In natural forests, the structure and dynamics of forests are the result of a large number of feedback loops and processes caused by disturbance regimes across time and space [14]. However, forest structure and dynamics may also be a result of the interactions among species, environmental factors, and human intervention over long periods. The most common representation of forest dynamics is a spatial distribution of the diameter class structure of trees [15,16,17,18] combined with tree-ring analyses for studies of growth dynamics [19,20,21,22].
Studies addressing miombo woodland management in Africa have targeted difficult issues, including charcoal production and deforestation rates. For example, in Angola, REDD+ initiative project activities include the formulation and implementation of a community forest management plan, introduction of ameliorated kilns to produce charcoal, plantation of native species suitable for firewood and charcoal, agroforestry activities, promotion of agricultural activities, and improvement of bee-keeping activities [23,24]. Unfortunately, growth rates and dynamics of tree species used for charcoal production have received little attention [8,25,26,27,28,29,30,31,32]. Miombo forests have mostly been studied in Zambia [27,33,34], Malawi [35,36], Tanzania [25,37,38], and Mozambique [39,40,41,42].

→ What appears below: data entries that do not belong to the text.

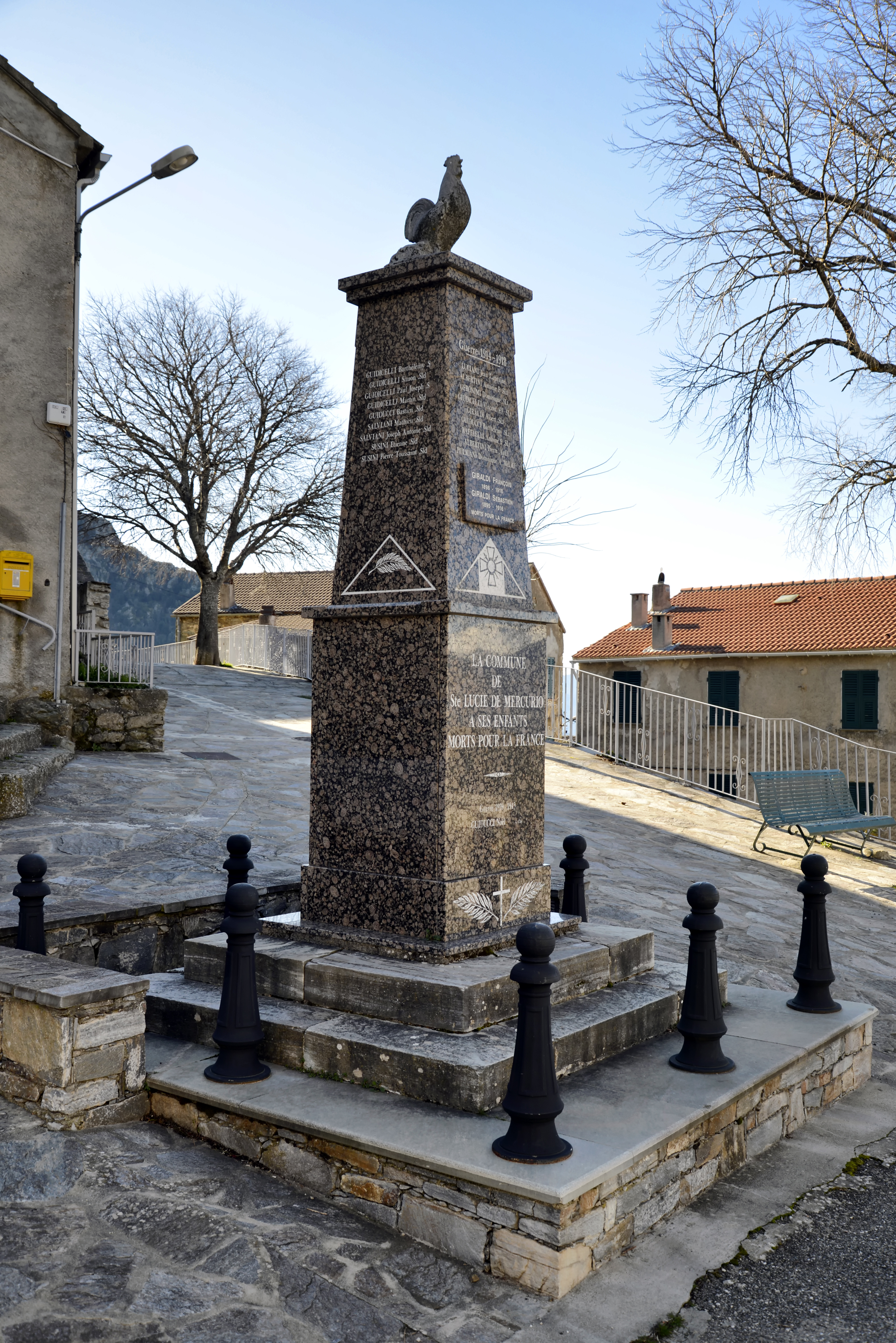 Santa-Lucia-di-Mercurio, Bozio (Haute-Corse) - Monument aux morts, place de l'église.
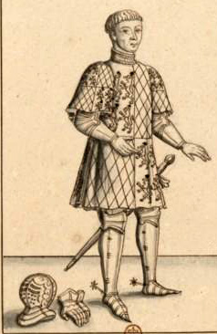 tombe de louis de beauvau_relevée pour Gaignières, conservé à la BNF.
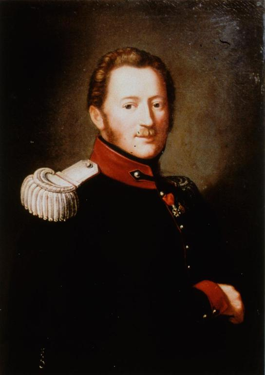 Théodore, comte de Waldner - 1786-1864
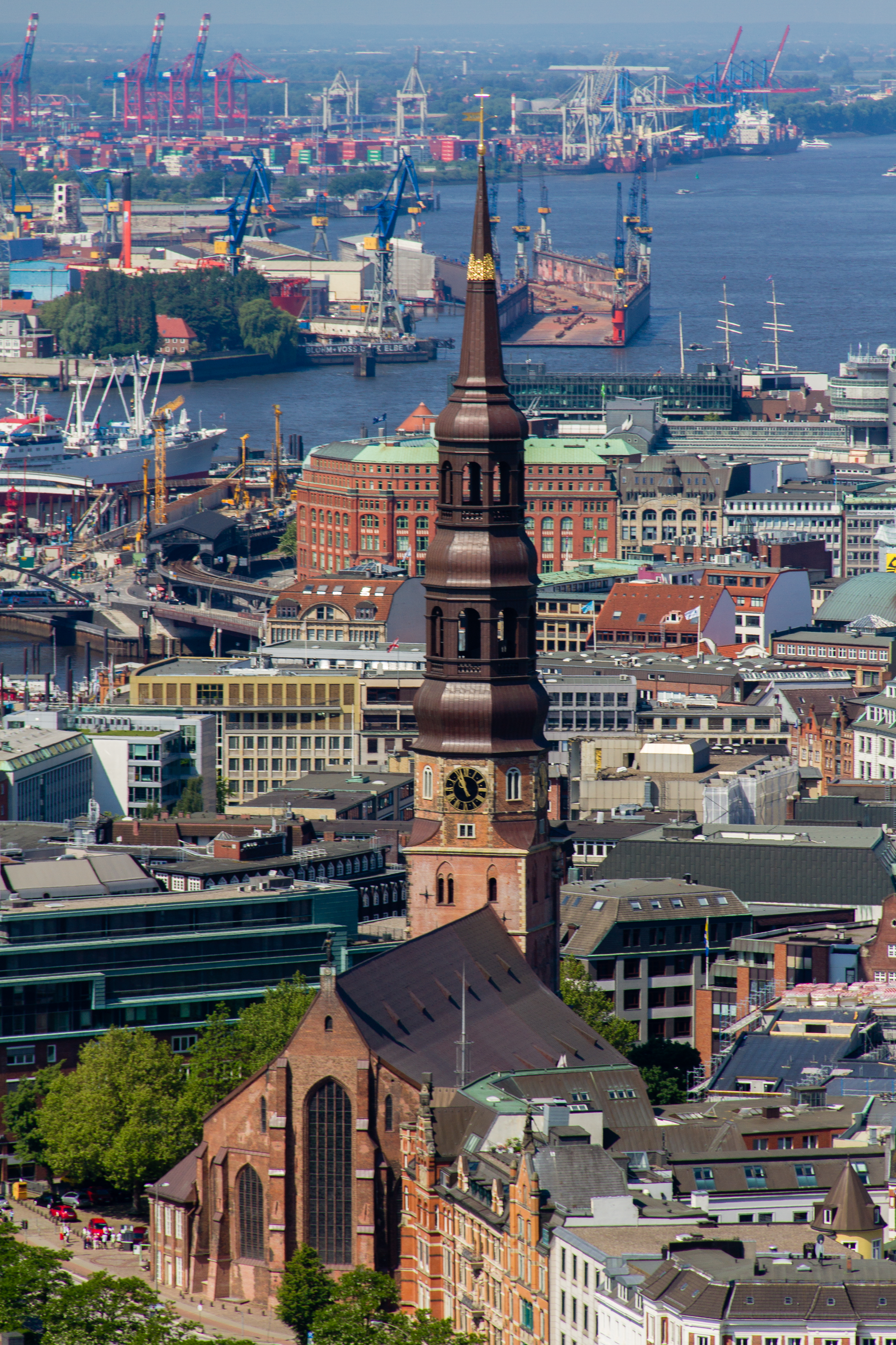 Aufnahme während des Projekts Heißluftballon

Miombo woodlands are a significant biome that cover about 10% of the African landmass, and they cover between 2.7 and 3.6 million km2 in 11 African countries [43]. In Angola, miombo woodlands cover more than 45% of the nature forest intermixed with edaphic areas and grasslands [44,45]. They are tropical or near tropical ecosystems characterized by continuous herbaceous cover, which mostly consists of heliophilous C4 grasses and sedges that display clear seasonality related to water stress [46]. It has been somewhat problematic to define the term ‘miombo’. It has been difficult to characterize miombo land use under climate change, and the biome has been inadequately represented in regional and global modeling efforts and policy formation. A mature undisturbed miombo is physiognomically a closed deciduous forest within the spectrum of savannah ecosystems grading into a seasonal dry forest with a mean annual rainfall between 800 and 1400 mm; canopy heights are no more than 15 m. Local vernacular uses terms such as woodland, bushland, wooded grassland, and savanna. However, the use of the term savanna to describe miombo is discontinued because it has been defined in so many different ways that it is no longer possible to use it in a precise classificatory sense [47,48]. The term miombo originated from the Bantu language and it has been used by ecologists in Africa to refer those trees of the genus Brachystegia, including species such as Brachystegia floribunda, Brachystegia glaberrina, Brachystegia longifolia, Jubernardia paniculata, Isoberlian angolensis, and Marquesia macrouura [25,47,49,50].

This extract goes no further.